(420p) Multi-Particle Sintering Dynamics: From Fractal-Like Aggregates to Compact Structures

Multi-Particle Sintering Dynamics: from
Fractal-like Aggregates to Compact Structures

Multi-particle sintering is encountered in
almost all high temperature processes for material synthesis (titania, silica, nickel) and energy generation (e.g. fly
ash formation) resulting in aggregates of primary particles (hard- or
sinter-bonded agglomerates). This mechanism of particle growth is investigated
quantitatively by mass and energy balances during viscous sintering of
amorphous aerosol materials (e.g. SiO₂, polymers) that typically
have a distribution of sizes and complex morphology¹. Once coalescence or sintering starts
between constituent primary particles, sinter necks are formed between them
converting the agglomerates to aggregates. During sintering, the latter
progressively densify until complete compact (e.g. fractal
dimension D_f = 3) structures are formed at
sufficiently long process times at high temperatures. In reality, however, it
is rather seldom to have enough process time to complete particle coalescence.
As a result, aggregates are formed with D_f in-between
those predicted by particle collision alone.
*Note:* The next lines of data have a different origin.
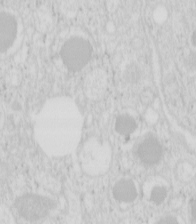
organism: Mouse
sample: Pancreas
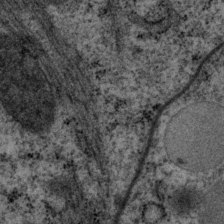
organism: P. pacificus
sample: Pharynx
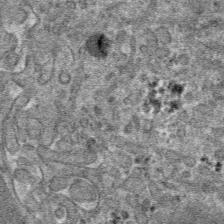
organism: Mouse
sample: Mouse hepatocytes
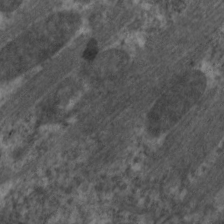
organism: C. elegans
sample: Pharynx
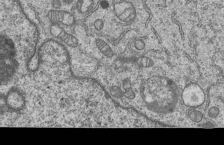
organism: Human
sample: MDA-MB-231 cells
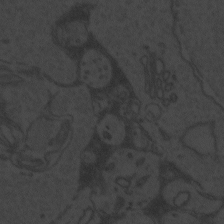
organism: Zebrafish
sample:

Here a new and rather simple model is introduced that describes
sintering of two differently sized particles and multi-particle aggregates of amorphous spherical particles (e.g.
silica) by mass² (or volume) and energy balances³. This model is validated at limited cases of sintering between two (equally
or unequally sized) particles, and chains of particles. The evolution of morphology,
surface area and radii of gyration of multi-particle aggregates are elucidated
for various sizes and initial fractal dimension. For each of these structures
that had been generated by diffusion limited (DLA), cluster-cluster (DLCA) and
ballistic particle-cluster agglomeration (BPCA) the surface area evolution is
monitored and found to scale differently than that of the radius of gyration
(moment of inertia). Expressions are proposed for the evolution of fractal
dimension and the surface area of aggregates undergoing viscous sintering. These
expressions are important in design of aerosol processes with population
balance equations (PBE) and/or fluid dynamic simulations for material synthesis
or minimization and even suppression of particle formation. Figure 1 shows the
temporal evolution of the effective fractal dimension of a
DLCA agglomerate with 256 primary particles during viscous sintering. At
the beginning of sintering (Fig. 1, at t/t₀ = 0 - 2) the highly ramified
aggregate branches straighten when primary particles approach each other
(reduction of center-to-center distance). This internal restructuring
practically unfolds the aggregate and D_f is reduced.
However the branches continue shrinking while conserving mass. Further downstream D_f
increased as aggregates compacted by sintering-coalescence consistent with in-situ measurements by
small angle X-ray scattering (SAXS)⁴.

Figure 1: Evolution of the effective
fractal dimension D_f during viscous sintering of an
agglomerate with 256 primary particles.

1. Eggersdorfer, M.L., Kadau, D.,
Herrmann, H.J. and Pratsinis, S.E., Multi-particle sintering
dynamics: from fractal-like aggregates to compact structures, Langmuir in press
(2011).

2. Kadushnikov,
R.M., Skorokhod, V.V., Kamenin,
I.G., Alievskii, V.M., Nurkanov,
E.Y., Alievskii, D.M., Computer simulation of
spherical particle sintering, Powder Metall. Met. Ceram.
40 (2001) 154-163.

3. Frenkel, J.,
Viscous flow of crystalline bodies under the action of surface tension, J.
Phys. (USSR) 9 (1945) 385-391.

4. Camenzind, A.,
Schulz, H., Teleki, A., Beaucage,
G., Narayanan, T., Pratsinis, S.E., Nanostructure
evolution: from aggregated to spherical SiO2 particles made in diffusion flames,
Eur. J. Inorg. Chem. (2008) 911-918.